# land contract



## jim417 (Apr 3, 2013)

I am curious about something. The people next to me are buying the place on contract. They are creating problems in our small town (in Illinois). Are they the sole responsible party of damage or harm done to others or is the person they are buying it from responsible as well?


----------



## sisterpine (May 9, 2004)

They are the sole responsible party according to my "any man" brain. Of course some form of wild democrat might decide it was their parents fault or maybe the fault of the man who sold them the property.


----------



## blooba (Feb 9, 2010)

I would say they are responsible BUT in their contract the seller may have a clause depending on what "damage" has been done and may be able to revoke it. 

You say he's "causing problems" and damaging and harming?
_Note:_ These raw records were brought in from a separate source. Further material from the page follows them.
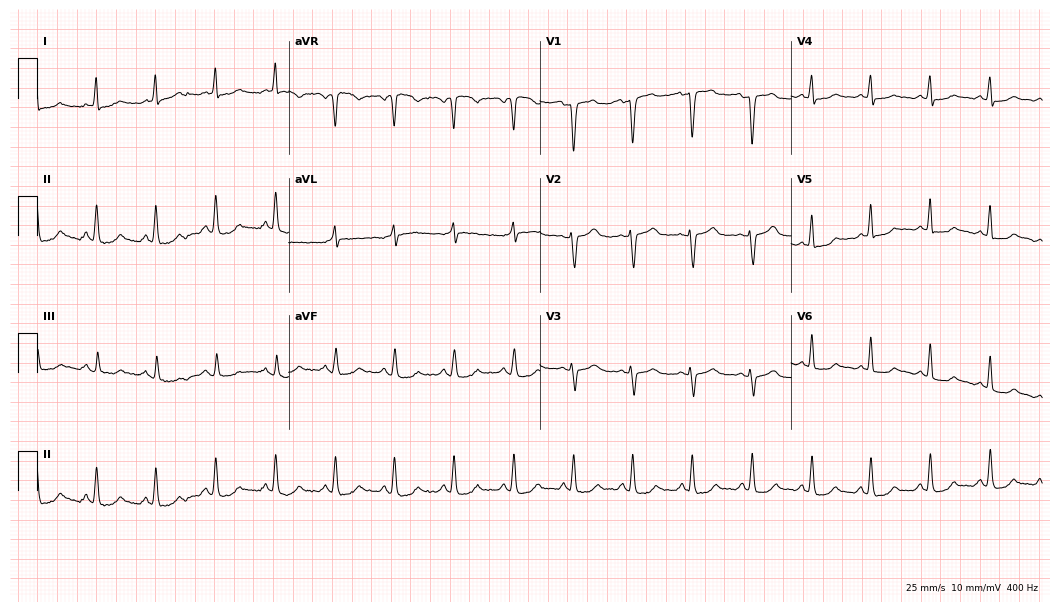
ECG — a woman, 44 years old. Screened for six findings — first-degree AV block, right bundle branch block (RBBB), left bundle branch block (LBBB), sinus bradycardia, atrial fibrillation (AF), sinus tachycardia — none is recorded.
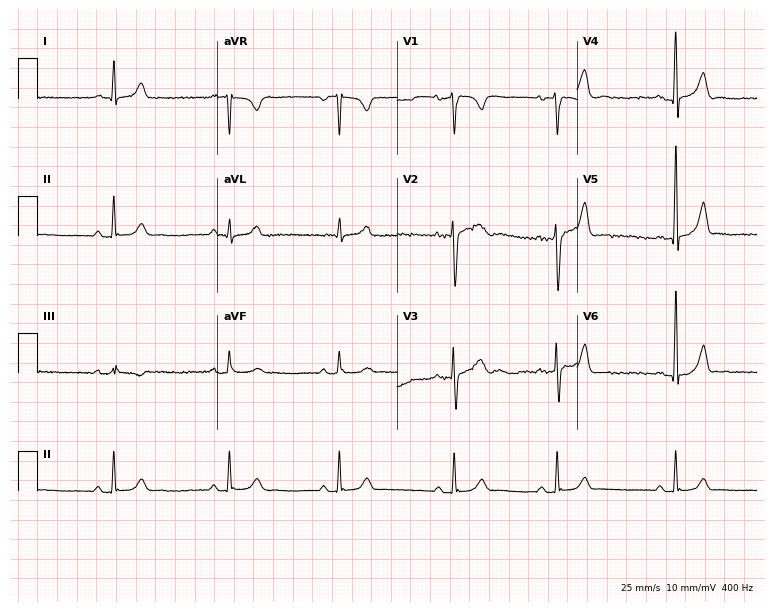
Electrocardiogram (7.3-second recording at 400 Hz), a 38-year-old man. Of the six screened findings (first-degree AV block, right bundle branch block, left bundle branch block, sinus bradycardia, atrial fibrillation, sinus tachycardia), none is recorded. Only these six findings were labelled.
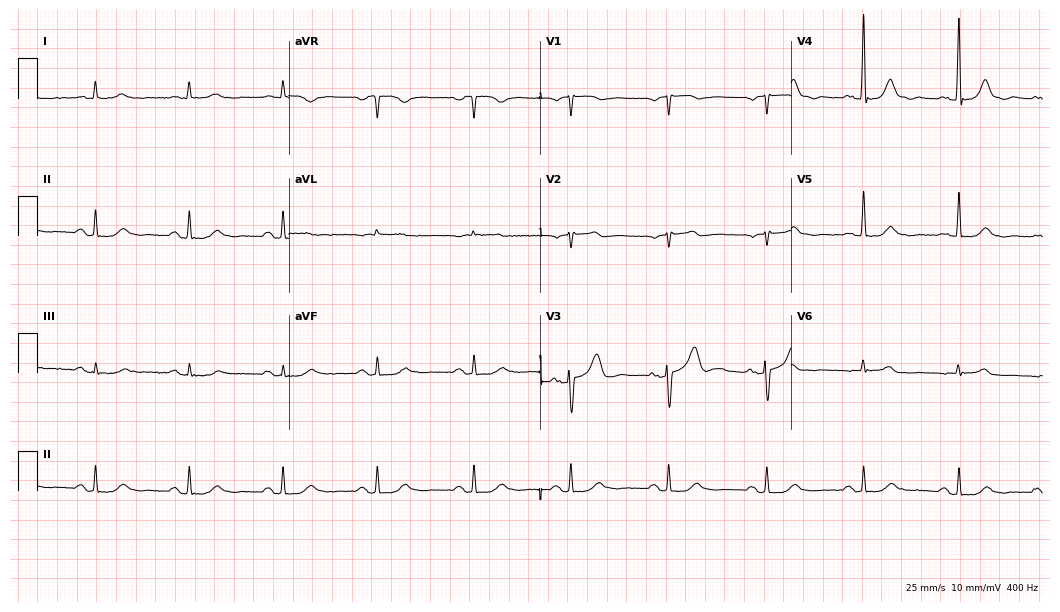
Standard 12-lead ECG recorded from a man, 68 years old. Read as a normal ECG.
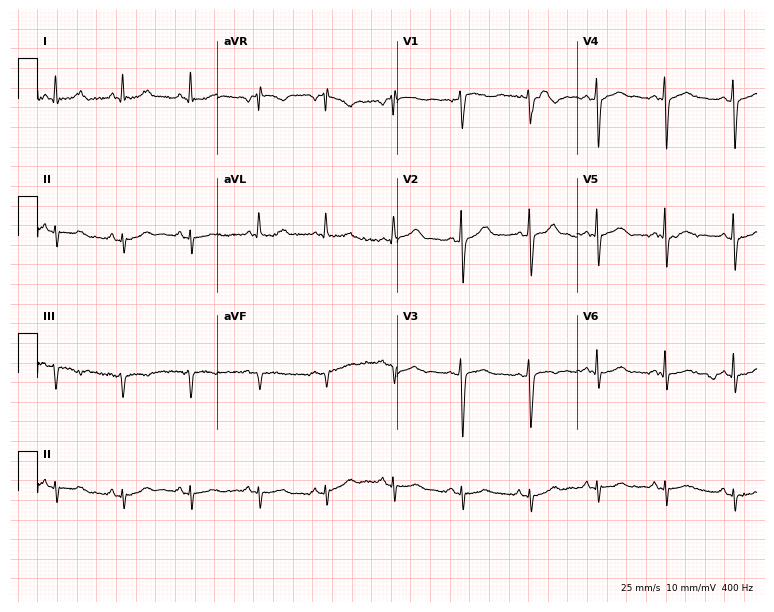
Electrocardiogram (7.3-second recording at 400 Hz), a 71-year-old woman. Of the six screened findings (first-degree AV block, right bundle branch block, left bundle branch block, sinus bradycardia, atrial fibrillation, sinus tachycardia), none is recorded. Findings outside these six are not listed.
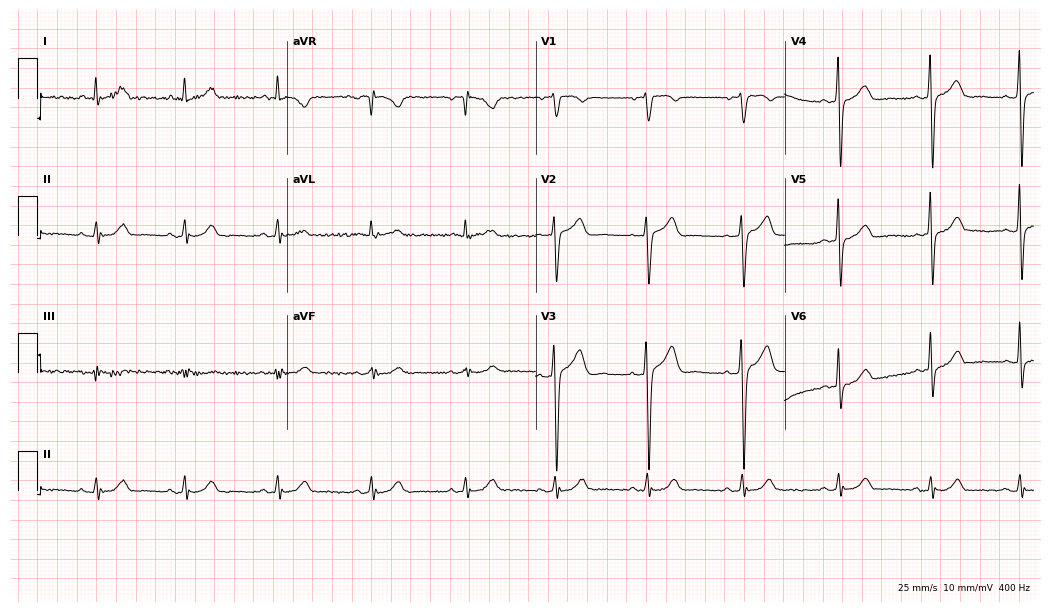
Resting 12-lead electrocardiogram. Patient: a 47-year-old male. Read as a normal ECG.

Is it really damage or do you just not get along cuz that would be a different story?


----------



## copperkid3 (Mar 18, 2005)

I'd have to agree with blooba's "assessment" . . .

your description of the 'situation' is rather lacking.

One could almost surmise anything from their running

multiple meth labs on the property and selling the finished

product to the school kids on the playground, to where you

saw one of them walking down the street and they spit out

their bubble gum onto the sidewalk; a public menace in 

both cases, but there's a hugh difference in the details . . . ,which are lacking.


----------



## RonM (Jan 6, 2008)

For your first thread you need leave it very sketchy, we need more info.......


----------



## FamilyFarm1 (Apr 17, 2013)

In our area the landlord may be held responsible if they are aware of constant issues. Usually legal ones. However it isn't enforced.


----------



## Micheal (Jan 28, 2009)

I'm with the others - to little detail......


----------



## grandma12703 (Jan 13, 2011)

More detail?


----------



## edcopp (Oct 9, 2004)

Causing problems? What problems?


----------



## Hoopjohn (Mar 8, 2013)

Creating problems? Does this mean they are driving around with a faulty exhaust on there vehicle, manufacturing/selling meth out of the house, throwing eggs at highway signs, ?????


----------